La stessa persona forse, dopo aver annullato la preghiera a mani giunte, dovrebbe aver pure detto che non bisogna più rispettare il venerdì “di magro”, che il rosario è la preghiera delle vecchie (anche se raccomandata dalla Madonna), che la liturgia sacra si può adeguare all’inventiva del sacerdote, che va bene qualsiasi fede basta che si creda in un dio, che noi cristiani dobbiamo avere i sensi di colpa e non parlare più, che al moribondo non bisogna spaventarlo coi sacramenti e il prete, che non si devono avere certezze, che si sta tranquillamente in piedi durante la consacrazione, che non si deve insegnare il catechismo nella sua interezza, che non serve attendere un’ora dal pasto per fare la comunione … Non so chi l’ha detto, ma si vede che era molto bravo a parlare perché ha confuso tutti. E ora i figli di oggi respirano questa tremenda confusione. E nella vita vanno allo stato brado, senza indirizzo e senza punti di riferimento, ingenui anche se apparentemente scafatissimi. Preda così dei lupi famelici.
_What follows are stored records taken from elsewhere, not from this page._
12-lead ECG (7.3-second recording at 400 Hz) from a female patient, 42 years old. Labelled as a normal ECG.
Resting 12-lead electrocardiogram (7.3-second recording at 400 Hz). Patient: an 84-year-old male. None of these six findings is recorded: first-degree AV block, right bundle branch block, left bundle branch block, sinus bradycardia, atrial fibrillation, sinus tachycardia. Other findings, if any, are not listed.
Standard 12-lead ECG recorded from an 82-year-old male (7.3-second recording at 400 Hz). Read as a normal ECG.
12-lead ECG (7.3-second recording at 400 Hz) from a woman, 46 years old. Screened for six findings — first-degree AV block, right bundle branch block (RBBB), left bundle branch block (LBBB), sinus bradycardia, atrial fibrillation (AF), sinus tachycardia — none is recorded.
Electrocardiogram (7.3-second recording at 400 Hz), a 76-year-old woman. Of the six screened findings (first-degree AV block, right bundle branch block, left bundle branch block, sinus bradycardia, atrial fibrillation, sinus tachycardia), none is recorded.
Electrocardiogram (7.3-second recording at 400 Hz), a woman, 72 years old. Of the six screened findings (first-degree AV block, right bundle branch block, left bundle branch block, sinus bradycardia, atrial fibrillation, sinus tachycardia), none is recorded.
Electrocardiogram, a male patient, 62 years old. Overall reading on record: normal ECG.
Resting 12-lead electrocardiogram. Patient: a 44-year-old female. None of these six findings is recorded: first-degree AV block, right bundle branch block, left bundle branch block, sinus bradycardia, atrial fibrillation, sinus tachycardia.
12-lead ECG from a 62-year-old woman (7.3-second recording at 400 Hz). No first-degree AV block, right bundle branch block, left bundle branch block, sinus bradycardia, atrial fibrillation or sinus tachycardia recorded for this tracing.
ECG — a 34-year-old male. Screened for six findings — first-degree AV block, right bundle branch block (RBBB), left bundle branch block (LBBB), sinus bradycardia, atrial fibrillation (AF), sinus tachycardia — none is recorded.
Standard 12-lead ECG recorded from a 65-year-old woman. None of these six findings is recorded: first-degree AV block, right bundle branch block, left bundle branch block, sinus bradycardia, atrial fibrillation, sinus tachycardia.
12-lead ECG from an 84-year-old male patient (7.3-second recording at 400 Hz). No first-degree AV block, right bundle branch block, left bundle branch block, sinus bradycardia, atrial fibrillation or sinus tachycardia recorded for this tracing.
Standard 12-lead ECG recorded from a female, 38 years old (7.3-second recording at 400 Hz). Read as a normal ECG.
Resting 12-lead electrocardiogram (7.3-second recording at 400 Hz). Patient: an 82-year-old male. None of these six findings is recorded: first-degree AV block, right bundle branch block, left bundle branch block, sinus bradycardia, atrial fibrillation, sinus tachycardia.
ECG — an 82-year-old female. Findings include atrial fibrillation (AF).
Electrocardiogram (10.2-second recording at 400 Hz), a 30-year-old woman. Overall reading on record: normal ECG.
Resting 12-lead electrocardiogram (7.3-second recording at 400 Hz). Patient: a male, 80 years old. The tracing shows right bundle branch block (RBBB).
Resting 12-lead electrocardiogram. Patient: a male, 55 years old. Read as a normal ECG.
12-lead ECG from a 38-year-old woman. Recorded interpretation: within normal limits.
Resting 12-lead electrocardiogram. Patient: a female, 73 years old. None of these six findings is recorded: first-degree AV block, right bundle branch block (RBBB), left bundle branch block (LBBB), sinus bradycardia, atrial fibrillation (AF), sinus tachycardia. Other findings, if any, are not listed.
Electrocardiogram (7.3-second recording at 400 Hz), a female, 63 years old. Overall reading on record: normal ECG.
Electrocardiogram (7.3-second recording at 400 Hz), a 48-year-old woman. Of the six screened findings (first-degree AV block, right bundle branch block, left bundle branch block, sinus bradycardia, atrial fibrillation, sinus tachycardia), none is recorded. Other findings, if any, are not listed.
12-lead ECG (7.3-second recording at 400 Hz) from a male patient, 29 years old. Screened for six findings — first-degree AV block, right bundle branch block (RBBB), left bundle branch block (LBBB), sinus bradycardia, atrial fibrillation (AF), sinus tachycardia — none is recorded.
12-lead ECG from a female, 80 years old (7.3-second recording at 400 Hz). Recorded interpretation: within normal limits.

E quello che era bravo a parlare sembra che non abbia ancora finito e perché ci sta ancora convincendo che c’è tant’altro ancora da cambiare (di buono, ovviamente, non di cattivo: di questo infatti, non ne parla).

Io sono un tipo all’antica, tradizionalista al massimo grado, quasi per la monarchia papale, dunque abbiate pietà di me e perdonatemi, chiedo sinceramente venia. Ma Tradizione significa stare sulle spalle dei giganti che ci hanno preceduto nei due mila anni che sono passati. Che dunque c’è un legame affettivo tra me e il nonno del nonno di mio nonno (che non so assolutamente chi sia) che ha pregato e creduto proprio come io faccio oggi. Un legame tra me e san Francesco di Assisi perchè amiamo Gesù nello stesso modo e abbiamo lo stesso ideale. Come lo aveva uguale S. Agostino, Santo Stefano, San Paolo fino al beato Pier Giorgio Frassati e oltre. 

E vi prego: non ascoltiamo più quello che è "bravo a parlare". Restiamo attaccati al Vangelo, alla Tradizione, alla Dottrina cattolica, al Catechismo, anche se ci dicono tutti che è da “vecchi” e contro il necessario rinnovamento e ci mettono fuori la porta; ma facendo così non sbagliamo di sicuro, come non hanno sbagliato tutti quelli prima di noi (miliardi e miliardi di uomini, donne, bambini,vecchi, preti...) che per loro fortuna, non hanno voluto ascoltare nessun altro oltre al Vangelo, alla Tradizione, alla Dottrina cattolica, al Catechismo... Da giovane mi hanno insegnato che quando c'è la "nebbia" e non si vede nulla, è meglio restare sui binari piuttosto che andare alla cieca. Sui binari sicuramente si arriva in un posto sicuro. E i binari sono da sempre quelle cose là.